▶ [Records from a data source]:
⟨
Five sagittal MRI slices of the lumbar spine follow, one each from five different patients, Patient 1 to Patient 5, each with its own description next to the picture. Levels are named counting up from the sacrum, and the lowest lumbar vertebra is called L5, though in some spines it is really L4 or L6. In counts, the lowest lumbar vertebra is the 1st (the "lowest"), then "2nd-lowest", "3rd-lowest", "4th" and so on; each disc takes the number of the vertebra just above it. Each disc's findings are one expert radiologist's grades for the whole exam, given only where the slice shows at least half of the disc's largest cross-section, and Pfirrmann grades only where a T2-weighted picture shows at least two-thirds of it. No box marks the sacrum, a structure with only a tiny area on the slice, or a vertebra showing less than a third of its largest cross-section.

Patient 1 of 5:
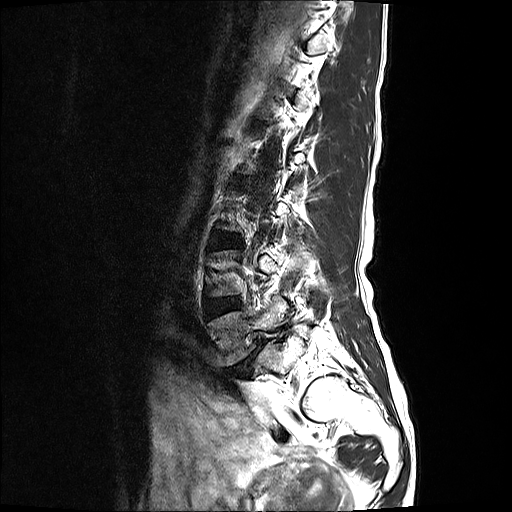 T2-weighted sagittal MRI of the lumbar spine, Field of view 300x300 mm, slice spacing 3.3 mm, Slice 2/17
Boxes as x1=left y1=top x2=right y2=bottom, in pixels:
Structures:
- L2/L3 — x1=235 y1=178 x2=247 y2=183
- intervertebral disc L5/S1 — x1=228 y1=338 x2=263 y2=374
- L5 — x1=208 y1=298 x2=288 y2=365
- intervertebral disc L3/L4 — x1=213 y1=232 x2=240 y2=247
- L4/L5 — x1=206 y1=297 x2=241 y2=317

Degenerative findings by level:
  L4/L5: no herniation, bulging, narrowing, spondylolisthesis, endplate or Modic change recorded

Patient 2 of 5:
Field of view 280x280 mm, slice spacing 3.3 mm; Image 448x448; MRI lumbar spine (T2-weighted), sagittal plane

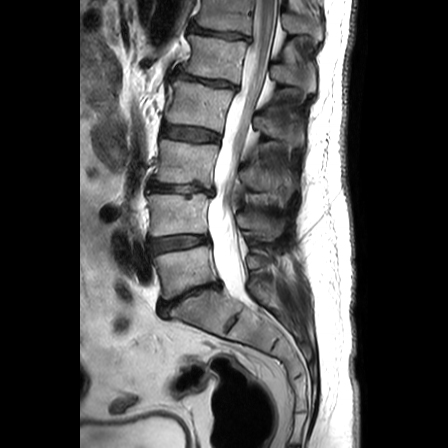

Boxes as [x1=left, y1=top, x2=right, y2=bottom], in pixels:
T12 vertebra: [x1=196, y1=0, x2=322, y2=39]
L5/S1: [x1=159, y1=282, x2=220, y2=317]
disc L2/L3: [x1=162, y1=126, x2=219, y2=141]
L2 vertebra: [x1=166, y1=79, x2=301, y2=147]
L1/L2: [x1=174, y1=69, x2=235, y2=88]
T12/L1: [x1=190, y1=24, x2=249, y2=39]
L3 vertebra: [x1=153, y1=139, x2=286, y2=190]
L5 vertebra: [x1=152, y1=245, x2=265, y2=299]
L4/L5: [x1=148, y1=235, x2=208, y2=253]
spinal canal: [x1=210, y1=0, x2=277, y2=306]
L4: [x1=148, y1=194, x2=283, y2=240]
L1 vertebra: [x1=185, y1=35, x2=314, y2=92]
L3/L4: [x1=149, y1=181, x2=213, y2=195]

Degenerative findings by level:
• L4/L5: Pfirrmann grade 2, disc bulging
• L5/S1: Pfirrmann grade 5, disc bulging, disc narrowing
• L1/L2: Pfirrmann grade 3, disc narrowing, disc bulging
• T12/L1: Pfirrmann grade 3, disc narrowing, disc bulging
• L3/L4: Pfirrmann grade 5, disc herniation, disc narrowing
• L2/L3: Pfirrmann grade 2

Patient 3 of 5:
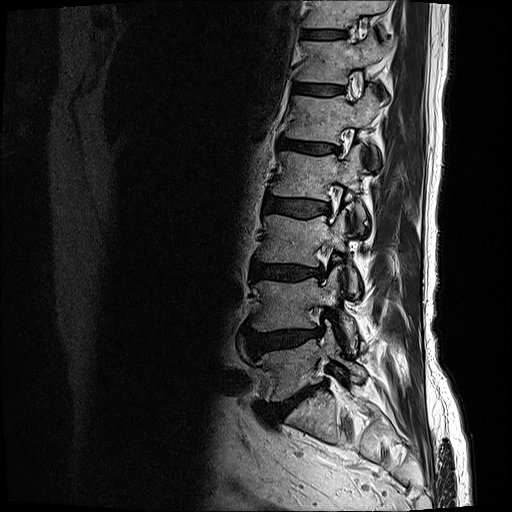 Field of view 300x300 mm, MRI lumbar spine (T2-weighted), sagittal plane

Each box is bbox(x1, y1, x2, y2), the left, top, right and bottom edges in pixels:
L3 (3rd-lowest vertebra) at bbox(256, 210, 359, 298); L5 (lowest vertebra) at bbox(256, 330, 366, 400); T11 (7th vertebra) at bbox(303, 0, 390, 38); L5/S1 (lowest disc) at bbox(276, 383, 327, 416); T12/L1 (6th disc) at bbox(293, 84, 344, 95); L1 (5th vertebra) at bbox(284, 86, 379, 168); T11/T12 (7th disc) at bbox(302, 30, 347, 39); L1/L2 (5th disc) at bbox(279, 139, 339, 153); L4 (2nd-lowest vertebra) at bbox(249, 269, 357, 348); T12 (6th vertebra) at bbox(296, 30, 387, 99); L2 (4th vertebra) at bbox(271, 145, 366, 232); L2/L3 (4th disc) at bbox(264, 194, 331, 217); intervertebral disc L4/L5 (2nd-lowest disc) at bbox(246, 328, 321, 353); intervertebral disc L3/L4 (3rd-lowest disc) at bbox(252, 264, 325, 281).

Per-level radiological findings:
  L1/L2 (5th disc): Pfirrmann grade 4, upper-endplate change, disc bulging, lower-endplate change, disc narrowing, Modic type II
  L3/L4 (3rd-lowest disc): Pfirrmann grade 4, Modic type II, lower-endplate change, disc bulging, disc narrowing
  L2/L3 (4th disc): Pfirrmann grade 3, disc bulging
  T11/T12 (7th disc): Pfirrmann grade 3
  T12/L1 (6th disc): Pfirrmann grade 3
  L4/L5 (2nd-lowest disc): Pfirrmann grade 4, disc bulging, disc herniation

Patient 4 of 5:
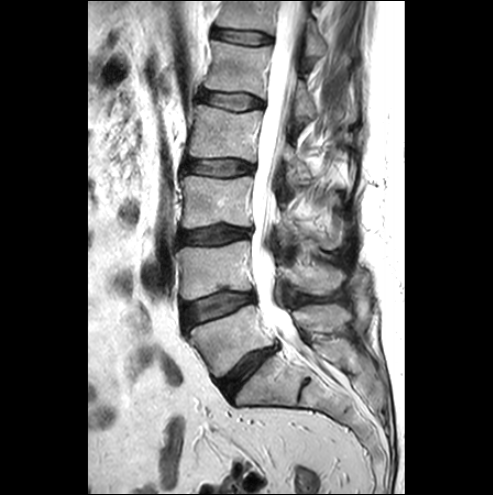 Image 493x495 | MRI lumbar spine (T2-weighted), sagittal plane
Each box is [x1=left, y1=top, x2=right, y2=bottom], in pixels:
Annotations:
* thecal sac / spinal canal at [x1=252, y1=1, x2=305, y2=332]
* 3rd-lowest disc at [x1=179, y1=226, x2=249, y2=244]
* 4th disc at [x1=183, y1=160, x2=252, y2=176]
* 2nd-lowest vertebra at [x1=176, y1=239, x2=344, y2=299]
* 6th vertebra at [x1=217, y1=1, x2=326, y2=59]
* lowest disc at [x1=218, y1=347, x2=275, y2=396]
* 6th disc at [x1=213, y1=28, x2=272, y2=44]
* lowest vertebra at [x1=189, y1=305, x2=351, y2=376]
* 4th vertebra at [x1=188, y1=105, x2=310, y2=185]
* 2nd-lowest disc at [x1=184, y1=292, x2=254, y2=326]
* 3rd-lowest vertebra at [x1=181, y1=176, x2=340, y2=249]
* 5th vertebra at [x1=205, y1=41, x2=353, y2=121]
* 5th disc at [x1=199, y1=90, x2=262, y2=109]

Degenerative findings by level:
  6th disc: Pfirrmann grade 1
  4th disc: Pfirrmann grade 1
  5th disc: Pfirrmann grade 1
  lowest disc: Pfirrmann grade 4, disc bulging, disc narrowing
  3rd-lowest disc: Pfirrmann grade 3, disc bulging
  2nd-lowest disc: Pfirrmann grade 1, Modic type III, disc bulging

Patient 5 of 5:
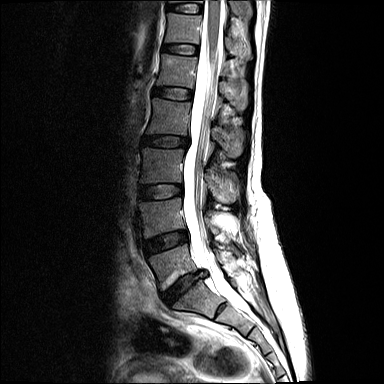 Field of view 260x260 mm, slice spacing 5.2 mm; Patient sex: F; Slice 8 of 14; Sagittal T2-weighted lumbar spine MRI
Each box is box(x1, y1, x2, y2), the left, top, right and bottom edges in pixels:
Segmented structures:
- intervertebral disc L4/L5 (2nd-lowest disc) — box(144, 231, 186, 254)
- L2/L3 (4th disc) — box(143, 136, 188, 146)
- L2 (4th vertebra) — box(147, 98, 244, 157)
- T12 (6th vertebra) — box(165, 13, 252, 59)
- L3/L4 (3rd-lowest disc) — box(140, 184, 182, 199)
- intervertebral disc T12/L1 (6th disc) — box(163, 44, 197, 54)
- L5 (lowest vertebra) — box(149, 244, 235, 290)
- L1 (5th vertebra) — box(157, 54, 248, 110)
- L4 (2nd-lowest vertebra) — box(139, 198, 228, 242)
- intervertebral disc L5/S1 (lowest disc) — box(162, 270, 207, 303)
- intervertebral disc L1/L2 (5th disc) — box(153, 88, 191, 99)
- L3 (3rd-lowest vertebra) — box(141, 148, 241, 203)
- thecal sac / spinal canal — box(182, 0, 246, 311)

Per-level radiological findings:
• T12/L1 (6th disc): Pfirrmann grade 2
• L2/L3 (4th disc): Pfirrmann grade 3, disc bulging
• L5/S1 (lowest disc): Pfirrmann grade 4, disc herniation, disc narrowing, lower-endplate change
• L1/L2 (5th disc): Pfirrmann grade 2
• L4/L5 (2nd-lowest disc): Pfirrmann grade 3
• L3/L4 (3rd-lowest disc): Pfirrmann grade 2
⟩
▶ [WORK REQUIRED]:
Without the pictures, return each entry exactly as given.

▶ [SOLUTION BELOW]:
Five sagittal MRI slices of the lumbar spine follow, one each from five different patients, Patient 1 to Patient 5, each with its own description next to the picture. Levels are named counting up from the sacrum, and the lowest lumbar vertebra is called L5, though in some spines it is really L4 or L6. In counts, the lowest lumbar vertebra is the 1st (the "lowest"), then "2nd-lowest", "3rd-lowest", "4th" and so on; each disc takes the number of the vertebra just above it. Each disc's findings are one expert radiologist's grades for the whole exam, given only where the slice shows at least half of the disc's largest cross-section, and Pfirrmann grades only where a T2-weighted picture shows at least two-thirds of it. No box marks the sacrum, a structure with only a tiny area on the slice, or a vertebra showing less than a third of its largest cross-section.

Patient 1 of 5:
 T2-weighted sagittal MRI of the lumbar spine, Field of view 300x300 mm, slice spacing 3.3 mm, Slice 2/17
Boxes as x1=left y1=top x2=right y2=bottom, in pixels:
Structures:
- L2/L3 — x1=235 y1=178 x2=247 y2=183
- intervertebral disc L5/S1 — x1=228 y1=338 x2=263 y2=374
- L5 — x1=208 y1=298 x2=288 y2=365
- intervertebral disc L3/L4 — x1=213 y1=232 x2=240 y2=247
- L4/L5 — x1=206 y1=297 x2=241 y2=317

Degenerative findings by level:
  L4/L5: no herniation, bulging, narrowing, spondylolisthesis, endplate or Modic change recorded

Patient 2 of 5:
Field of view 280x280 mm, slice spacing 3.3 mm; Image 448x448; MRI lumbar spine (T2-weighted), sagittal plane


Boxes as [x1=left, y1=top, x2=right, y2=bottom], in pixels:
T12 vertebra: [x1=196, y1=0, x2=322, y2=39]
L5/S1: [x1=159, y1=282, x2=220, y2=317]
disc L2/L3: [x1=162, y1=126, x2=219, y2=141]
L2 vertebra: [x1=166, y1=79, x2=301, y2=147]
L1/L2: [x1=174, y1=69, x2=235, y2=88]
T12/L1: [x1=190, y1=24, x2=249, y2=39]
L3 vertebra: [x1=153, y1=139, x2=286, y2=190]
L5 vertebra: [x1=152, y1=245, x2=265, y2=299]
L4/L5: [x1=148, y1=235, x2=208, y2=253]
spinal canal: [x1=210, y1=0, x2=277, y2=306]
L4: [x1=148, y1=194, x2=283, y2=240]
L1 vertebra: [x1=185, y1=35, x2=314, y2=92]
L3/L4: [x1=149, y1=181, x2=213, y2=195]

Degenerative findings by level:
• L4/L5: Pfirrmann grade 2, disc bulging
• L5/S1: Pfirrmann grade 5, disc bulging, disc narrowing
• L1/L2: Pfirrmann grade 3, disc narrowing, disc bulging
• T12/L1: Pfirrmann grade 3, disc narrowing, disc bulging
• L3/L4: Pfirrmann grade 5, disc herniation, disc narrowing
• L2/L3: Pfirrmann grade 2

Patient 3 of 5:
 Field of view 300x300 mm, MRI lumbar spine (T2-weighted), sagittal plane

Each box is bbox(x1, y1, x2, y2), the left, top, right and bottom edges in pixels:
L3 (3rd-lowest vertebra) at bbox(256, 210, 359, 298); L5 (lowest vertebra) at bbox(256, 330, 366, 400); T11 (7th vertebra) at bbox(303, 0, 390, 38); L5/S1 (lowest disc) at bbox(276, 383, 327, 416); T12/L1 (6th disc) at bbox(293, 84, 344, 95); L1 (5th vertebra) at bbox(284, 86, 379, 168); T11/T12 (7th disc) at bbox(302, 30, 347, 39); L1/L2 (5th disc) at bbox(279, 139, 339, 153); L4 (2nd-lowest vertebra) at bbox(249, 269, 357, 348); T12 (6th vertebra) at bbox(296, 30, 387, 99); L2 (4th vertebra) at bbox(271, 145, 366, 232); L2/L3 (4th disc) at bbox(264, 194, 331, 217); intervertebral disc L4/L5 (2nd-lowest disc) at bbox(246, 328, 321, 353); intervertebral disc L3/L4 (3rd-lowest disc) at bbox(252, 264, 325, 281).

Per-level radiological findings:
  L1/L2 (5th disc): Pfirrmann grade 4, upper-endplate change, disc bulging, lower-endplate change, disc narrowing, Modic type II
  L3/L4 (3rd-lowest disc): Pfirrmann grade 4, Modic type II, lower-endplate change, disc bulging, disc narrowing
  L2/L3 (4th disc): Pfirrmann grade 3, disc bulging
  T11/T12 (7th disc): Pfirrmann grade 3
  T12/L1 (6th disc): Pfirrmann grade 3
  L4/L5 (2nd-lowest disc): Pfirrmann grade 4, disc bulging, disc herniation

Patient 4 of 5:
 Image 493x495 | MRI lumbar spine (T2-weighted), sagittal plane
Each box is [x1=left, y1=top, x2=right, y2=bottom], in pixels:
Annotations:
* thecal sac / spinal canal at [x1=252, y1=1, x2=305, y2=332]
* 3rd-lowest disc at [x1=179, y1=226, x2=249, y2=244]
* 4th disc at [x1=183, y1=160, x2=252, y2=176]
* 2nd-lowest vertebra at [x1=176, y1=239, x2=344, y2=299]
* 6th vertebra at [x1=217, y1=1, x2=326, y2=59]
* lowest disc at [x1=218, y1=347, x2=275, y2=396]
* 6th disc at [x1=213, y1=28, x2=272, y2=44]
* lowest vertebra at [x1=189, y1=305, x2=351, y2=376]
* 4th vertebra at [x1=188, y1=105, x2=310, y2=185]
* 2nd-lowest disc at [x1=184, y1=292, x2=254, y2=326]
* 3rd-lowest vertebra at [x1=181, y1=176, x2=340, y2=249]
* 5th vertebra at [x1=205, y1=41, x2=353, y2=121]
* 5th disc at [x1=199, y1=90, x2=262, y2=109]

Degenerative findings by level:
  6th disc: Pfirrmann grade 1
  4th disc: Pfirrmann grade 1
  5th disc: Pfirrmann grade 1
  lowest disc: Pfirrmann grade 4, disc bulging, disc narrowing
  3rd-lowest disc: Pfirrmann grade 3, disc bulging
  2nd-lowest disc: Pfirrmann grade 1, Modic type III, disc bulging

Patient 5 of 5:
 Field of view 260x260 mm, slice spacing 5.2 mm; Patient sex: F; Slice 8 of 14; Sagittal T2-weighted lumbar spine MRI
Each box is box(x1, y1, x2, y2), the left, top, right and bottom edges in pixels:
Segmented structures:
- intervertebral disc L4/L5 (2nd-lowest disc) — box(144, 231, 186, 254)
- L2/L3 (4th disc) — box(143, 136, 188, 146)
- L2 (4th vertebra) — box(147, 98, 244, 157)
- T12 (6th vertebra) — box(165, 13, 252, 59)
- L3/L4 (3rd-lowest disc) — box(140, 184, 182, 199)
- intervertebral disc T12/L1 (6th disc) — box(163, 44, 197, 54)
- L5 (lowest vertebra) — box(149, 244, 235, 290)
- L1 (5th vertebra) — box(157, 54, 248, 110)
- L4 (2nd-lowest vertebra) — box(139, 198, 228, 242)
- intervertebral disc L5/S1 (lowest disc) — box(162, 270, 207, 303)
- intervertebral disc L1/L2 (5th disc) — box(153, 88, 191, 99)
- L3 (3rd-lowest vertebra) — box(141, 148, 241, 203)
- thecal sac / spinal canal — box(182, 0, 246, 311)

Per-level radiological findings:
• T12/L1 (6th disc): Pfirrmann grade 2
• L2/L3 (4th disc): Pfirrmann grade 3, disc bulging
• L5/S1 (lowest disc): Pfirrmann grade 4, disc herniation, disc narrowing, lower-endplate change
• L1/L2 (5th disc): Pfirrmann grade 2
• L4/L5 (2nd-lowest disc): Pfirrmann grade 3
• L3/L4 (3rd-lowest disc): Pfirrmann grade 2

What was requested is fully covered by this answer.